How to Extract Data From Existing Series and DataFrame in Pandas
  1. Scenario 1. Create a Series from an existing Series. ...
  2. Scenario 2. Create a Series from multiple Series in a DataFrame. ...
  3. Scenario 3. Create multiple Series from an existing Series. ...
  4. Scenario 4. Create Multiple Series From Multiple Series (i.e., DataFrame)
Sep 5, 2020

How to convert list to dataset in Python? ›

How to Convert List to DataFrame in Python?
  1. 2) Using a list with index & column names. We can create the data frame by giving the name to the column and indexing the rows. ...
  2. 3) Using zip() function. ...
  3. 4) Creating from the multi-dimensional list. ...
  4. 5) Using multi-dimensional list with column name. ...
  5. 6) Using a list in the dictionary.
Apr 18, 2023

What are the two main steps for creating a dataset? ›

The process of creating a dataset involves three important steps:
  • Data Acquisition.
  • Data Cleaning.
  • Data Labeling.
Feb 10, 2021

What makes a good dataset? ›

A good data set is one that has either well-labeled fields and members or a data dictionary so you can relabel the data yourself. Think of Superstore—it's immediately obvious what the fields and their values are, such as Category and its members Technology, Furniture, and Office Supplies.

How do I create a set in pandas Python? ›

We can create a set from a series of pandas by using set() , Series. unique() function. The set object is used to store multiple items which are heterogeneous.

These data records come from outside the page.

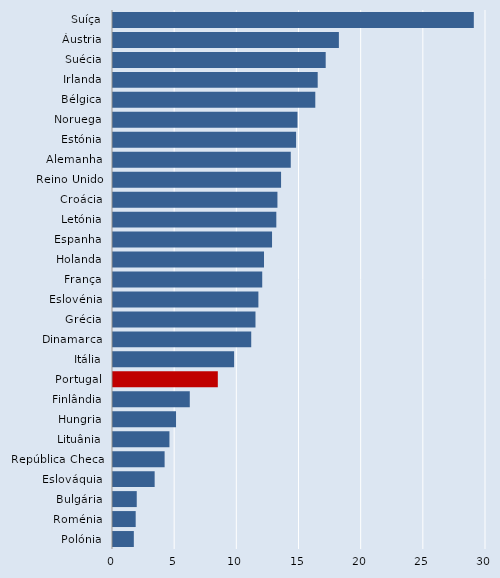
| Category | Series 0 |
|---|---|
| Suíça | 29.02 |
| Áustria | 18.167 |
| Suécia | 17.107 |
| Irlanda | 16.464 |
| Bélgica | 16.271 |
| Noruega | 14.837 |
| Estónia | 14.726 |
| Alemanha | 14.297 |
| Reino Unido | 13.517 |
| Croácia | 13.226 |
| Letónia | 13.136 |
| Espanha | 12.792 |
| Holanda | 12.145 |
| França | 12.002 |
| Eslovénia | 11.694 |
| Grécia | 11.46 |
| Dinamarca | 11.117 |
| Itália | 9.741 |
| Portugal | 8.43 |
| Finlândia | 6.175 |
| Hungria | 5.069 |
| Lituânia | 4.539 |
| República Checa | 4.151 |
| Eslováquia | 3.35 |
| Bulgária | 1.91 |
| Roménia | 1.825 |
| Polónia | 1.676 |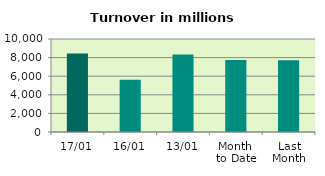
| Category | Series 0 |
|---|---|
| 17/01 | 8442.027 |
| 16/01 | 5630.586 |
| 13/01 | 8345.425 |
| Month 
to Date | 7749.769 |
| Last
Month | 7707.734 |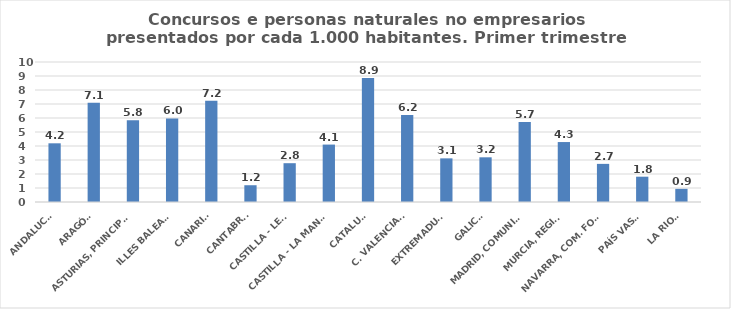
| Category | 616 |
|---|---|
| ANDALUCÍA | 4.192 |
| ARAGÓN | 7.092 |
| ASTURIAS, PRINCIPADO | 5.833 |
| ILLES BALEARS | 5.971 |
| CANARIAS | 7.23 |
| CANTABRIA | 1.198 |
| CASTILLA - LEÓN | 2.772 |
| CASTILLA - LA MANCHA | 4.102 |
| CATALUÑA | 8.857 |
| C. VALENCIANA | 6.219 |
| EXTREMADURA | 3.117 |
| GALICIA | 3.192 |
| MADRID, COMUNIDAD | 5.722 |
| MURCIA, REGIÓN | 4.282 |
| NAVARRA, COM. FORAL | 2.723 |
| PAÍS VASCO | 1.808 |
| LA RIOJA | 0.94 |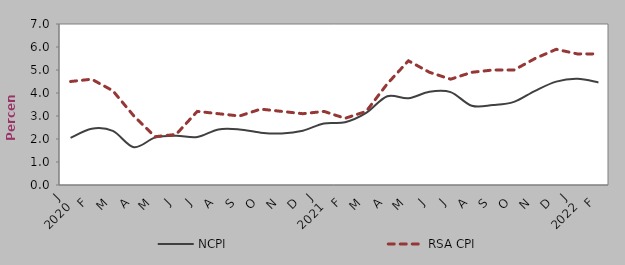
| Category | NCPI | RSA CPI |
|---|---|---|
| 0 | 2.05 | 4.5 |
| 1900-01-01 | 2.45 | 4.6 |
| 1900-01-02 | 2.354 | 4.1 |
| 1900-01-03 | 1.643 | 3 |
| 1900-01-04 | 2.06 | 2.1 |
| 1900-01-05 | 2.145 | 2.2 |
| 1900-01-06 | 2.087 | 3.2 |
| 1900-01-07 | 2.416 | 3.1 |
| 1900-01-08 | 2.416 | 3 |
| 1900-01-09 | 2.277 | 3.3 |
| 1900-01-10 | 2.242 | 3.2 |
| 1900-01-11 | 2.361 | 3.1 |
| 1900-01-12 | 2.676 | 3.2 |
| 1900-01-13 | 2.728 | 2.9 |
| 1900-01-14 | 3.133 | 3.2 |
| 1900-01-15 | 3.861 | 4.4 |
| 1900-01-16 | 3.769 | 5.4 |
| 1900-01-17 | 4.057 | 4.9 |
| 1900-01-18 | 4.038 | 4.6 |
| 1900-01-19 | 3.445 | 4.9 |
| 1900-01-20 | 3.474 | 5 |
| 1900-01-21 | 3.612 | 5 |
| 1900-01-22 | 4.095 | 5.5 |
| 1900-01-23 | 4.494 | 5.9 |
| 1900-01-24 | 4.618 | 5.7 |
| 1900-01-25 | 4.46 | 5.7 |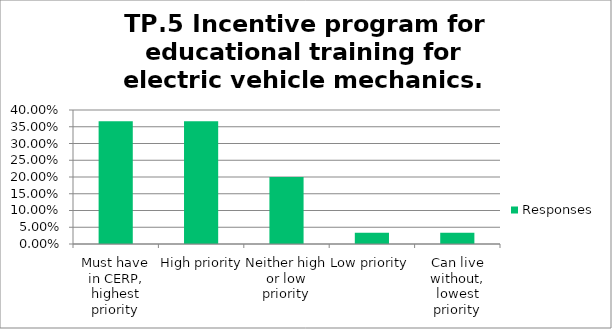
| Category | Responses |
|---|---|
| Must have in CERP, highest priority | 0.367 |
| High priority | 0.367 |
| Neither high or low priority | 0.2 |
| Low priority | 0.033 |
| Can live without, lowest priority | 0.033 |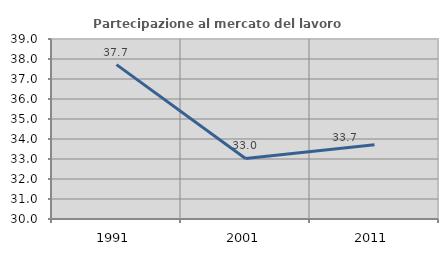
| Category | Partecipazione al mercato del lavoro  femminile |
|---|---|
| 1991.0 | 37.717 |
| 2001.0 | 33.027 |
| 2011.0 | 33.715 |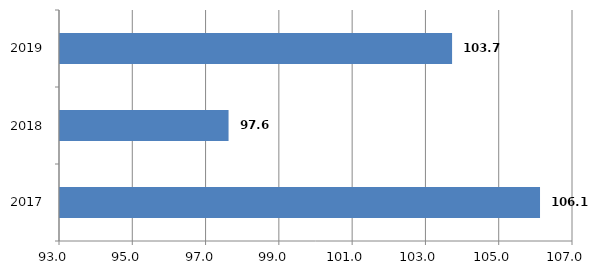
| Category | Series 0 |
|---|---|
| 2017.0 | 106.1 |
| 2018.0 | 97.6 |
| 2019.0 | 103.7 |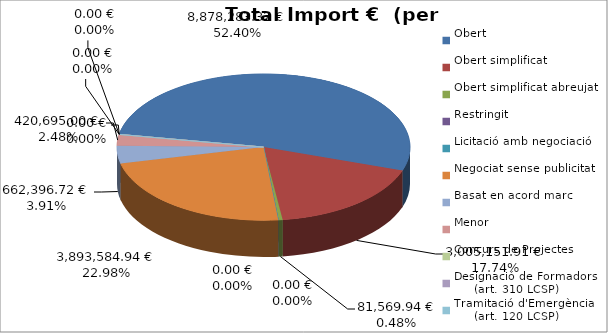
| Category | Total preu
(amb IVA) |
|---|---|
| Obert | 8878283.318 |
| Obert simplificat | 3005151.91 |
| Obert simplificat abreujat | 81569.936 |
| Restringit | 0 |
| Licitació amb negociació | 0 |
| Negociat sense publicitat | 3893584.936 |
| Basat en acord marc | 662396.717 |
| Menor | 420695 |
| Concurs de Projectes | 0 |
| Designació de Formadors
     (art. 310 LCSP) | 0 |
| Tramitació d'Emergència
     (art. 120 LCSP) | 0 |

Just like a list, tuple, and dictionary, the set is another built-in data type in python which is used to store elements without duplicates.

How is a data type created in Python? ›

The set is created by using a built-in function set(), or a sequence of elements is passed in the curly braces and separated by the comma. It can contain various types of values. Consider the following example.

How does set () work in Python? ›

The set() function is used to create a set in python. The set in python takes one parameter. It is an optional parameter that contains values to be inserted into the set. The values in the parameter should be a b (string, tuple) or collection(set, dictionary), or an iterator object.


Top Articles
Latest Posts
Article information

Author: Ray Christiansen

Last Updated: 16/08/2023

Views: 5605

Rating: 4.9 / 5 (69 voted)

Reviews: 92% of readers found this page helpful

Author information

Name: Ray Christiansen

Birthday: 1998-05-04

Address: Apt. 814 34339 Sauer Islands, Hirtheville, GA 02446-8771

Phone: +337636892828

Job: Lead Hospitality Designer

Hobby: Urban exploration, Tai chi, Lockpicking, Fashion, Gunsmithing, Pottery, Geocaching

Introduction: My name is Ray Christiansen, I am a fair, good, cute, gentle, vast, glamorous, excited person who loves writing and wants to share my knowledge and understanding with you.